Rotary embedding based transformer decoder for auto-regressive language modeling.

__init__(num_embeddings, d_model, num_layers, nhead, padding_idx=0, dim_feedforward=None, dropout=0.1, activation='relu', layer_norm_eps=1e-05, rotary_emb_dim=64, max_length=1024, force_flash_attn=False, final_layer_without_normalization=False)

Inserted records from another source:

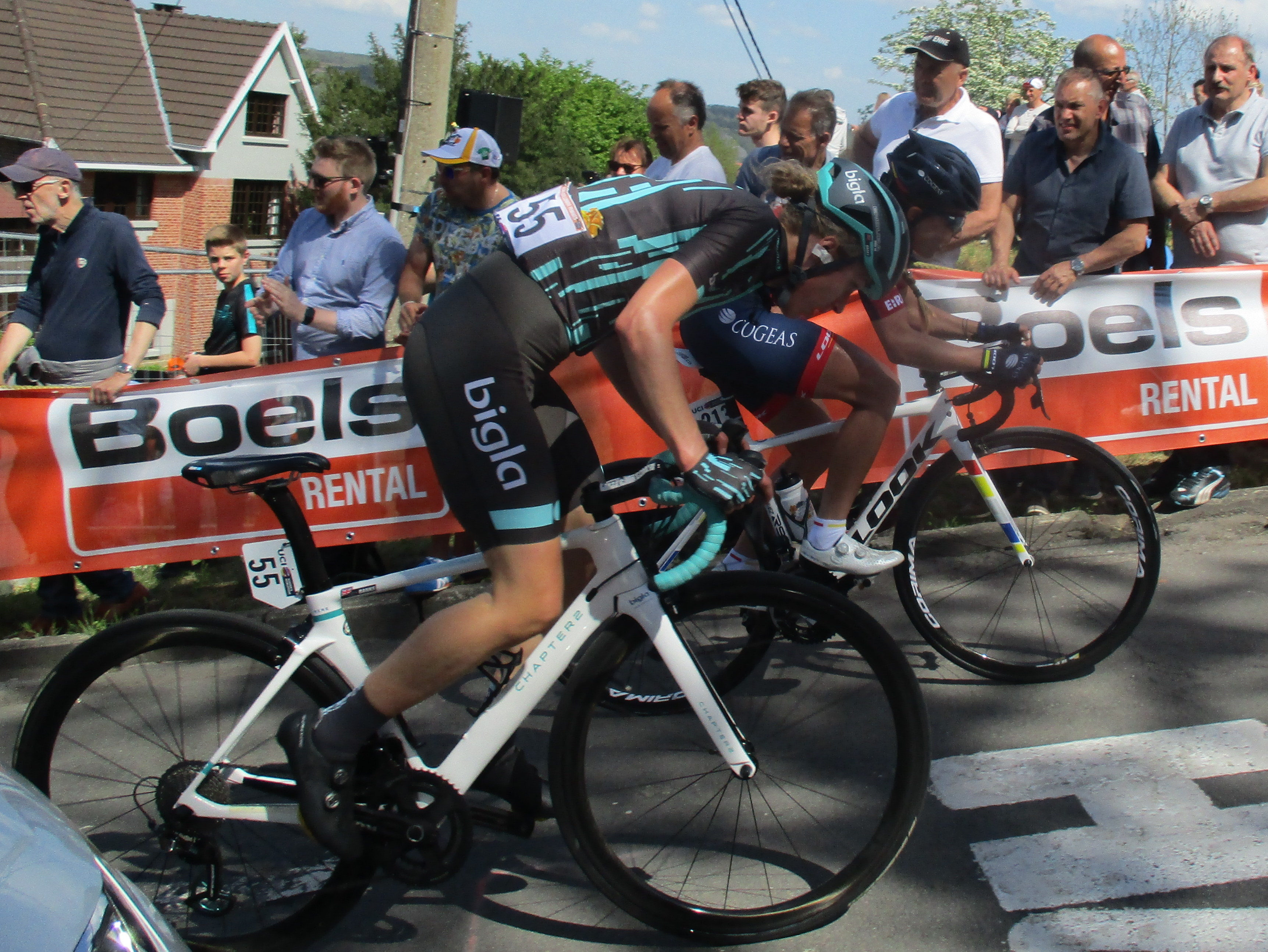 Eerste passage van de Waalse Pijl 2019 voor vrouwen op de Mur de Huy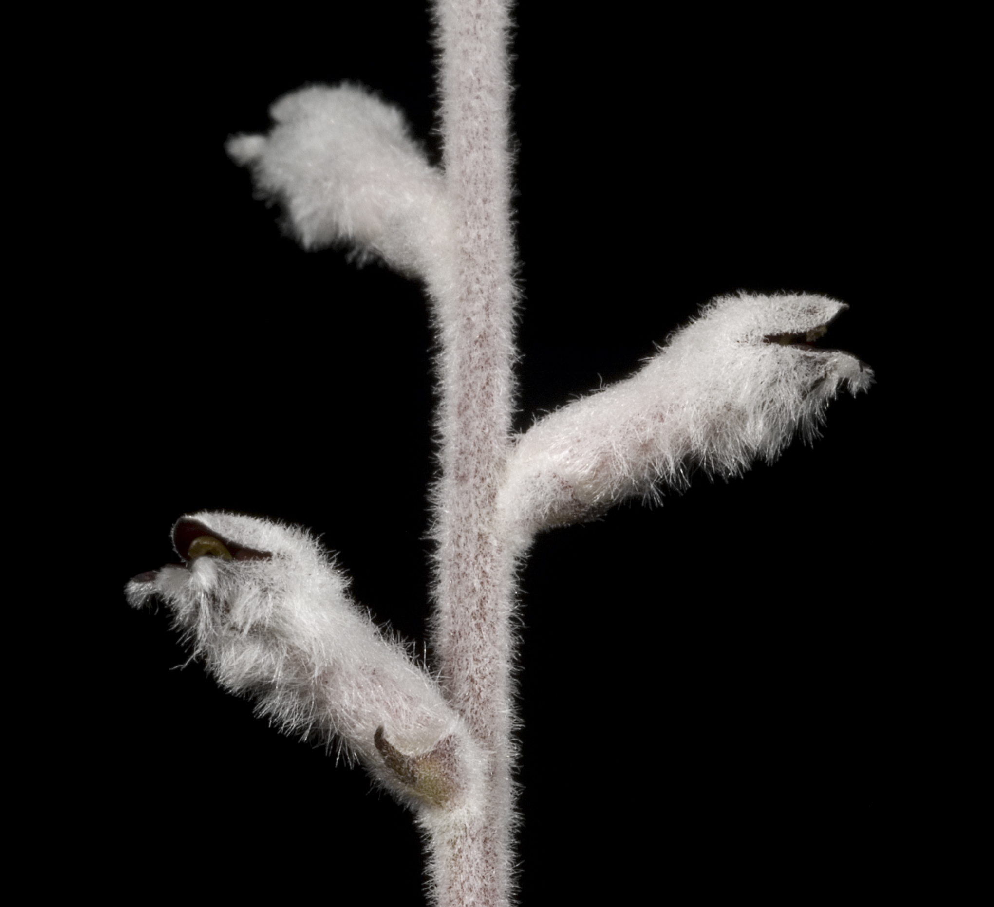 KRT3322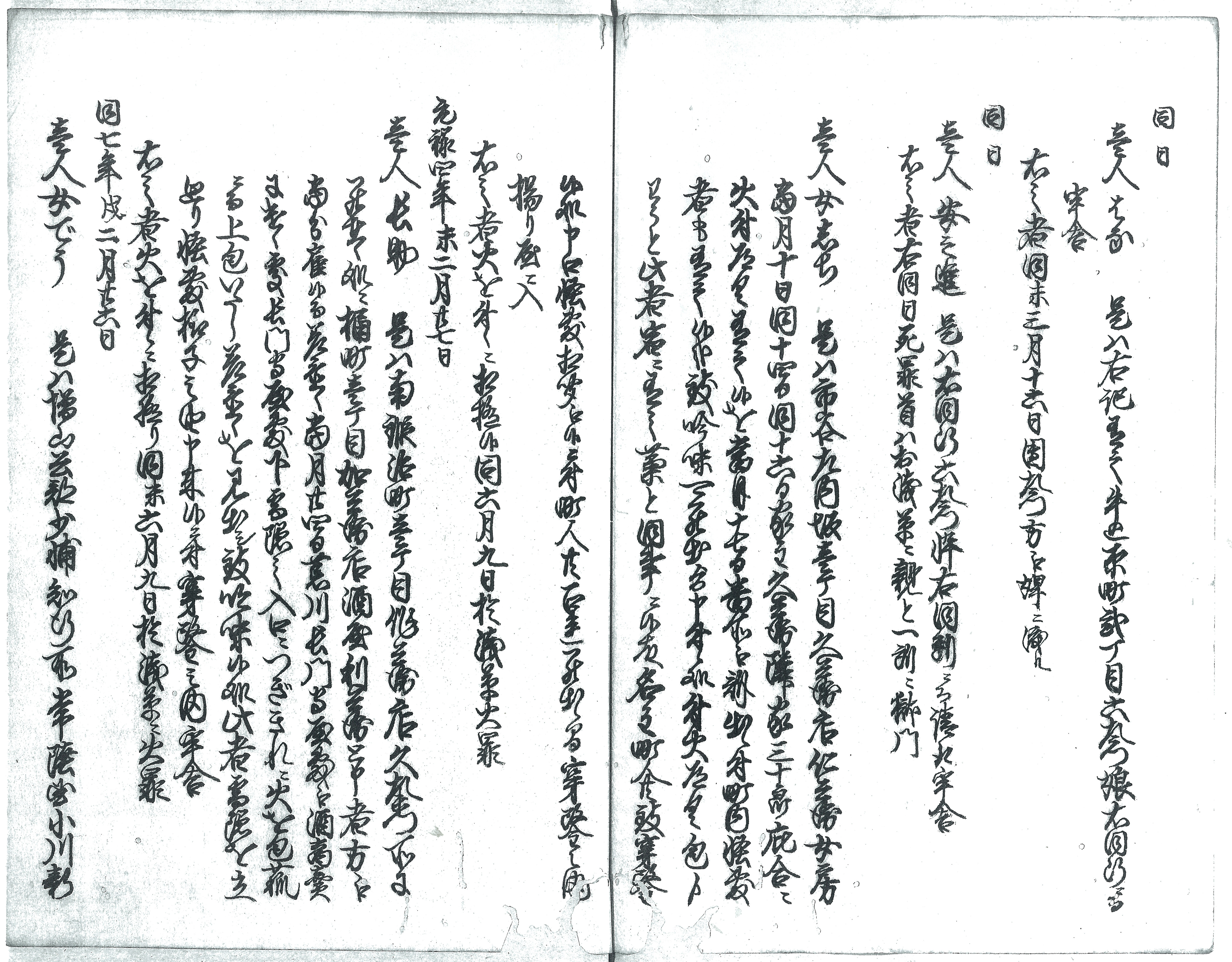 御仕置裁許帳 巻六火を付る者之類丼投火仕者之類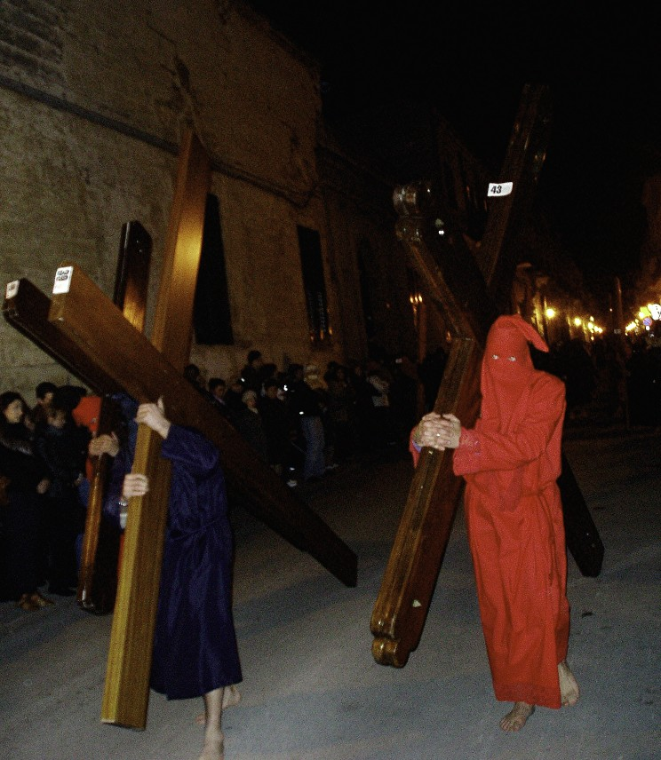 Pappamusci cu lli trai Licensing

Initialize the ARLM transformer model.

Parameters:

Name Type Description Default
num_embeddings int

Size of the vocabulary.

required
d_model int

Dimension of the model.

required
num_layers int

Number of transformer layers.

required
nhead int

Number of attention heads.

required
padding_idx int

Index of the padding token.

0
dim_feedforward Optional[int]

Dimension of the feedforward network.

None
dropout float

Dropout rate.

0.1
activation str

Activation function.

'relu'
layer_norm_eps float

Epsilon for layer normalization.

1e-05
rotary_emb_dim int

Dimension of rotary embeddings.

64
max_length int

Maximum sequence length.

1024
force_flash_attn bool

Whether to force flash attention.

False
final_layer_without_normalization bool

Whether to use final layer without normalization.

False

forward(x_t, attention_mask=None, positions=None, token_type_ids=None)

Forward pass of the ARLM model.

Parameters:

Name Type Description Default
x_t Integer[Tensor, ' *batch seq_len']

The input tokens of shape (*batch, seq_len)

required
attention_mask Optional[Bool[Tensor, ' *batch seq_len seq_len']]

The attention mask of shape (batch, seq_len, seq_len) for full attention matrix, or (batch, seq_len) for simple mask. True for non-padding tokens.

None
positions Optional[Integer[Tensor, ' *batch seq_len']]

The positions of the tokens of shape (*batch, seq_len)

None
token_type_ids Optional[Integer[Tensor, ' *batch seq_len']]

The token type ids of shape (*batch, seq_len)

None

Returns:

Name Type Description
vocab_logits Float[Tensor, ' *batch seq_len vocab_size']

The vocabulary logits of shape (*batch, seq_len, vocab_size)

get_named_params_for_weight_decay()

Get parameters for weight decay (all parameters except biases and layer-norm parameters).

get_named_params_for_no_weight_decay()

Get parameters for no weight decay (biases and layer-norm parameters).